# NEW Fluval Plant 3.0 - Dr Fosters a good buying option?



## Bebu

Hello everyone. So the new Fluval Plant 3.0 just came out and just in time for my “dire”need for a new light after the power source has been frying on mine. 

I gather because of CSA listing issues (as always here in Canada), this light that just came out last week can only be found in USA (even though the Global Headquarters is here in Montreal). 

It’s available on Dr Fosters and Smith. It said taxes would be $20 usd and $19 usd for shipping. The only issue is they only have ground shipping available which doesn’t require a signature and means they’ll leave it at the door (I guess I’d have to deliver it to my office).

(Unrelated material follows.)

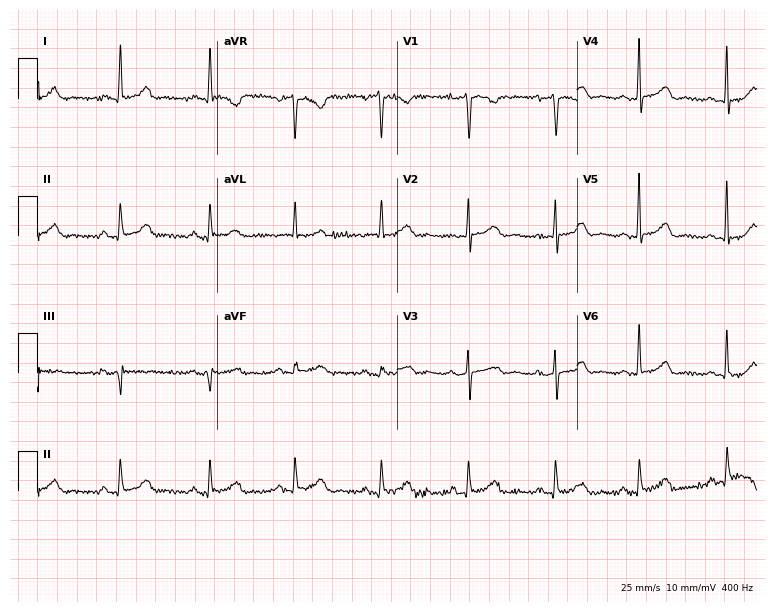
12-lead ECG from a woman, 61 years old (7.3-second recording at 400 Hz). No first-degree AV block, right bundle branch block, left bundle branch block, sinus bradycardia, atrial fibrillation or sinus tachycardia recorded for this tracing.
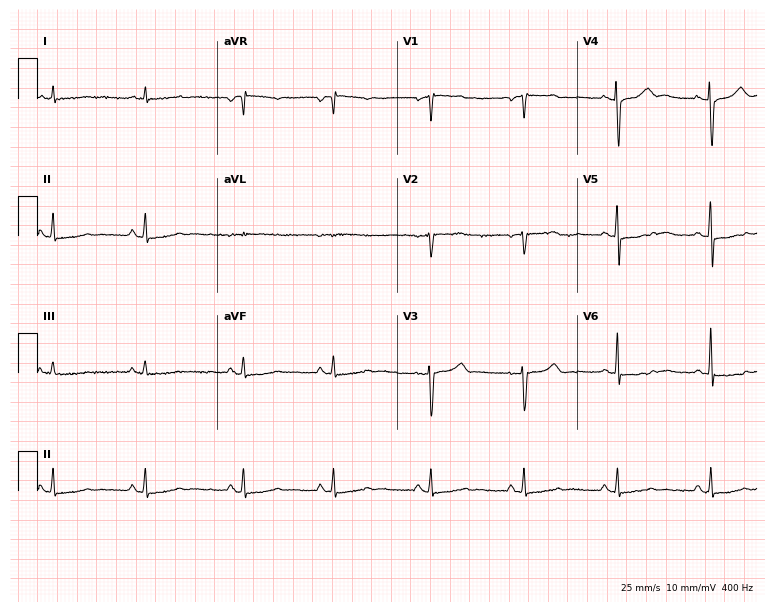
Standard 12-lead ECG recorded from a female patient, 47 years old (7.3-second recording at 400 Hz). Read as a normal ECG.

Has anyone successfully bought from this site and delivered to Canada? Any input would be great. 


Sent from my iPad using Tapatalk


----------



## Salinger

I've not ordered from them, but from what I've read they seem quite reputable.

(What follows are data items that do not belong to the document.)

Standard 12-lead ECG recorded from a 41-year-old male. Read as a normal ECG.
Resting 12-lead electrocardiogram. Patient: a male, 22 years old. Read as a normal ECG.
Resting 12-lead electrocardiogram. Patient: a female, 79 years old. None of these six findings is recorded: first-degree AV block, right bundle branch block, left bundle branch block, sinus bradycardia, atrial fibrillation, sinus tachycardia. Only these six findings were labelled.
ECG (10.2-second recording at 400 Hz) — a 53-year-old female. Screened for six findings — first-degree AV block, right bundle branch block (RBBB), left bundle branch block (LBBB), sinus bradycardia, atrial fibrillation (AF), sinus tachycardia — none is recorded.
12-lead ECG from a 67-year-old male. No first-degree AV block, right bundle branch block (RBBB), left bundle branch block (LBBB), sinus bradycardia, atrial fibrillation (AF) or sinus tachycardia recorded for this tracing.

I'm wondering though if you're also going to be hit with duties and taxes when it crosses the border? It calls the $19.20 "tax" but the shipping FAQ say it's a "12% International Surcharge based on merchandise value". That seems to indicate it's a surcharge that goes to the company, not to pay any potential duties or charges that may be assessed at the border.

Something valued at USD100+ will almost certainly be stopped by customs and assessed taxes and fees. It could end up getting to be a pricey proposition.


----------



## Bebu

Salinger said:


> I've not ordered from them, but from what I've read they seem quite reputable.
> 
> I'm wondering though if you're also going to be hit with duties and taxes when it crosses the border? It calls the $19.20 "tax" but the shipping FAQ say it's a "12% International Surcharge based on merchandise value". That seems to indicate it's a surcharge that goes to the company, not to pay any potential duties or charges that may be assessed at the border.
> 
> Something valued at USD100+ will almost certainly be stopped by customs and assessed taxes and fees. It could end up getting to be a pricey proposition.


D'oh!! Well, I guess I can alway ask them if the fee is them collecting duties, or something else.

Sent from my iPad using Tapatalk


----------



## zenster

I bought some filtering parts from them last summer. Spent US$56 plus $19 for shipping. Took about 5 business days with no additional fees upon delivery. They used USPS ground which was then transferred to Canada Post after clearing customs. Overall experience was smooth.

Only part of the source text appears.